Achilles tendonitis is a common injury for runners, the worst cases resulting in a snapped Achilles. Ouch! Let's not think about that. Instead it's time to take a look at how to protect your Achilles with good exercises and how to speed up recovery.
Quick action in the form of stretching, massage and the right exercises can usually nip an injury in the bud and get you back to full fitness.
If you're feeling tightness or worse in your Achilles then click play and get my top tips on getting back to a happy Achilles and full training.
Stretching is going to be a vital part of your recovery - and future injury prevention. You can see some perfect stretches and get more info on Achilles tendonitis in our blog post, our brilliant Helena wrote it and it's well worth a read!
Now, you probably want to keep training, so if you need a bit of help and protection an ankle support is a good idea; it will keep your tendon gently protected through the support tension and the warmth that comes from the neoprene material. But be sensible, if the pain is strong/acute then REST!
Lastly, the trick to any recovery is to keep working at it! Don't do what I did last month - do your recovery exercises for a week or so, feel the improvement, head back onto the roads and forget about keeping up the exercises.

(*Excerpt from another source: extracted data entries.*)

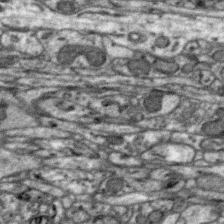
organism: Zebra finch
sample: Brain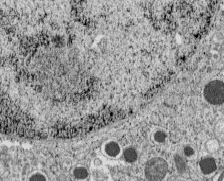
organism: C57BL Mouse
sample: Pancreatic islet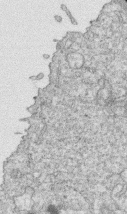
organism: Human
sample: HeLa cell HIV synapse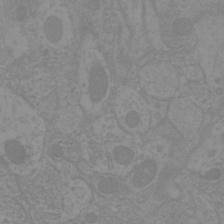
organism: Mouse
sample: Cortical neurons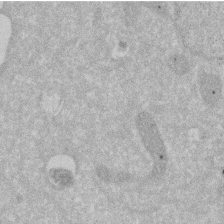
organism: Human
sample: HIV infected U937 cells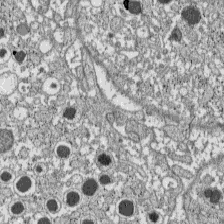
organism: C57BL Mouse
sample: Pancreatic islet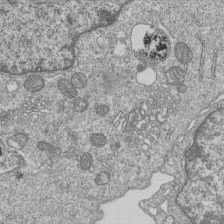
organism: Human
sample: MDA-MB-231 cells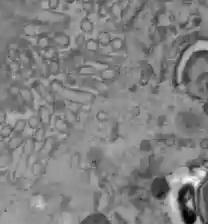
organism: C57BL Mouse
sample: Liver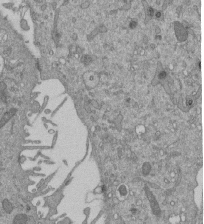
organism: Mouse
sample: ED-1 cell nuclei; centrioles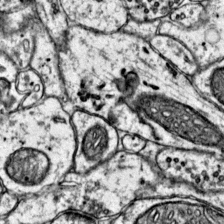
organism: Mouse
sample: Primary visual cortex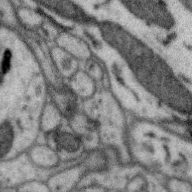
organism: Zebra finch
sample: Brain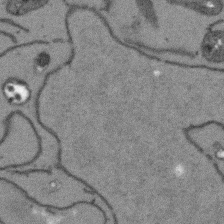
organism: Arabidopsis thaliana
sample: Root tip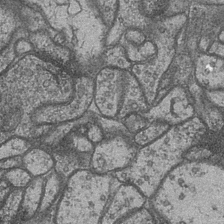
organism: Drosophila
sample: Optic medulla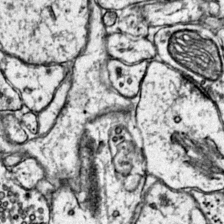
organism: Mouse
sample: Primary visual cortex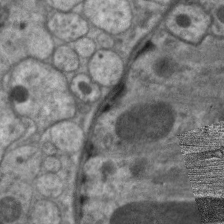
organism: C. elegans
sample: Pharynx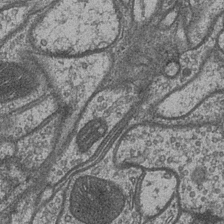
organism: Drosophila
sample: Optic medulla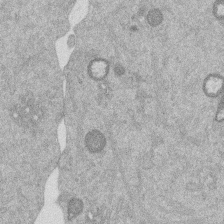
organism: Mouse
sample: Dividing mouse embryo 1 cell stage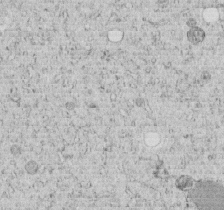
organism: C. elegans
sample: C. elegans embryo early stage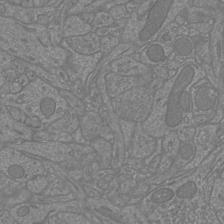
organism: Mouse
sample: Cortical neurons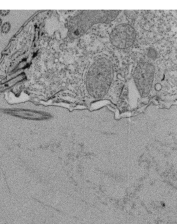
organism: Tetrahymena
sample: Cilia in tetrahymena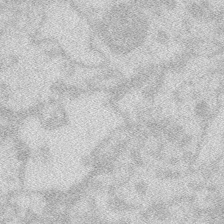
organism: Zebrafish
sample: Macrophage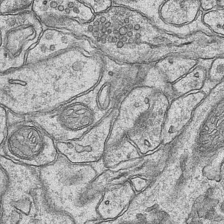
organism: Mouse
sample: CA1 Hippocampus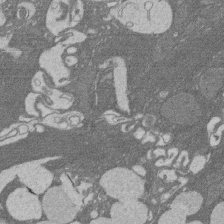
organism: Rat
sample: Salivary granule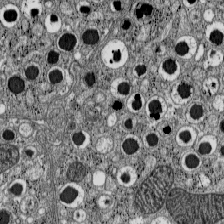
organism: C57BL Mouse
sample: Pancreatic islet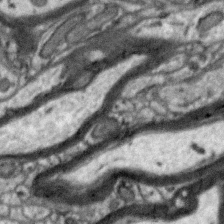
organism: Zebra finch
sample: Brain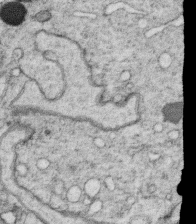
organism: C. elegans
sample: C. elegans oocyte; sperm cells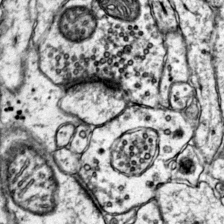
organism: Mouse
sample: Primary visual cortex

My lack of discipline has resulted in a full on return of the tendonitis! As my Mum would say 'little and often' that's the way to recover properly, keep doing those exercises.
All of the above is my recommendation for aiding recovery, but for real expert advice it's always good to go and see a sports physiotherapist. Check out the in-store practitioners at our sports clinic.
Do you have any great tips? Or any questions? I'd love to hear from you, do pop me a message below¦
Good luck with your recovery!
These are exercises that we've found very useful and want to share with our customers. But we're not certified instructors. Always consult your specialist before beginning any exercise programme. This general information is not intended to diagnose any medical condition or to replace your healthcare professional. Consult with your healthcare professional to design an appropriate exercise prescription. If you experience any pain or difficulty with these exercises, stop and consult your healthcare provider.